Charles, je goutais peu aux agapes populistes que tu servais aux camerounais via les médias. Oui, le populisme était le terreau fertile sur lequel tu prospérais, servant aux camerounais le discours bien pensant des élites prédatrices, anustocratiques, engoncés dans des pratiques que tu qualifiais de magico-religieuses. Ces pauvres camerounais, responsables de rien, et victimes de tous, étaient les otages des élites prédatrices.
Ménageant la chèvre et le chou, tu pouvais sans ciller soutenir Paul Biya en vouant aux gémonies tous les collaborateurs dont il s’entourait. Pour toi, dieu était bon, il avait simplement eu le malheur de tomber sur des anges venus tout droit de l’enfer.
Tes discours et analyses manquaient de rigueur, se complaisaient dans des affirmations gratuites. Tu as jeté des gens en pâture, des noms à la vindicte populaire, sans que cela se justifie sur le plan de la morale sociale et publique. La cohue médiatique voulait des noms, tu leur en servais au râteau. Le peuple cherchait-il un coupable, plus vite que Lucky Luke, tu en désignais plusieurs.
J’ai lu, par curiosité intellectuelle, certains des ouvrages de ton impressionnante bibliographie. Il faut dire que tu écrivais plus vite que ta plume. Dans « les paradoxes du pays organisateur », je n’ai trouvé qu’un paradoxe ; consubstantiel à la thèse dudit ouvrage. Comment peut-on reprocher à des élites administratives de n’avoir pas développé leur région d’origine. Où, auraient-elles pris l’argent destiné au développement du Sud ? Si la réponse est, dans les caisses de l’Etat, alors c’est un appel à peine voilé aux détournements de deniers publics que par ailleurs tu condamnais. Peut-être pensais-tu à a programmation, en considérant que les investissements publics délaissaient le Sud ? Si c’est ainsi la thèse, il faut dire qu’il ne s’agit pas de détourner des projets destinés à d’autres régions au seul profit de sa région d’origine. Ce serait là, un mauvais signal et la validation de la thèse suivant
laquelle, on est ministre pour son village. On ne peut donc décemment accuser les élites administratives comme tu l’avais fait, sans tomber dans les travers contraires à la morale publique.

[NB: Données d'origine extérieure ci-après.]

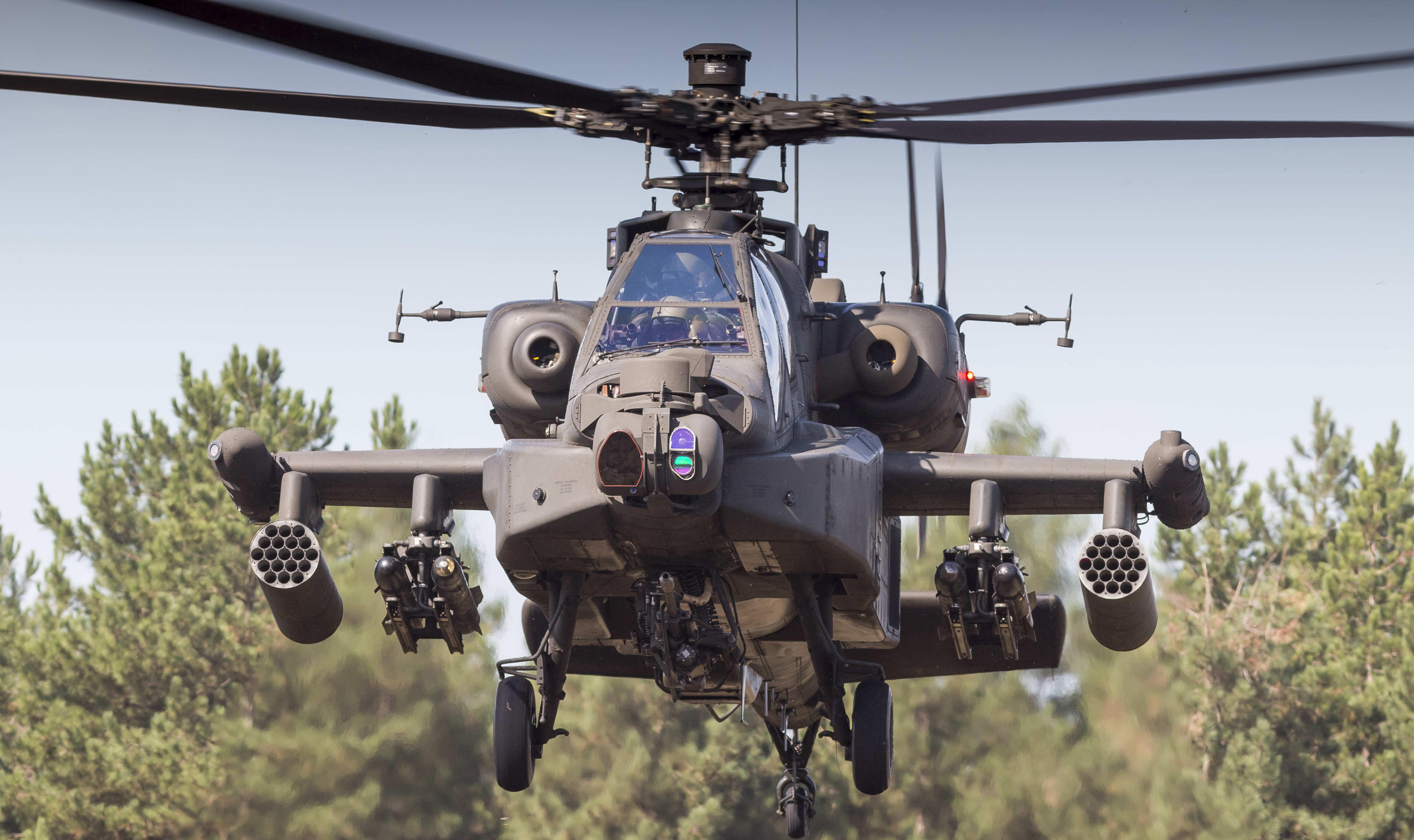 Oirschotse Heide, the Netherlands

J’ai ouï dire qu’à l’annonce de ta disparition, des journalistes ont fondu en larmes. Ces larmes là, sont je le crois sincères. Tu étais un bon client. Truculent, volubile, démonstratif. Les plateaux de télé sont aujourd’hui orphelins d’une voix, d’une présence qui habitait désormais chaque foyer.
Charles, tu pars à un mauvais moment, mais, y a-t-il un bon moment pour partir ?
Le cinquantenaire est passé, et avec lui, la commutation des peines de prison de certains prisonniers personnels de ton cher président.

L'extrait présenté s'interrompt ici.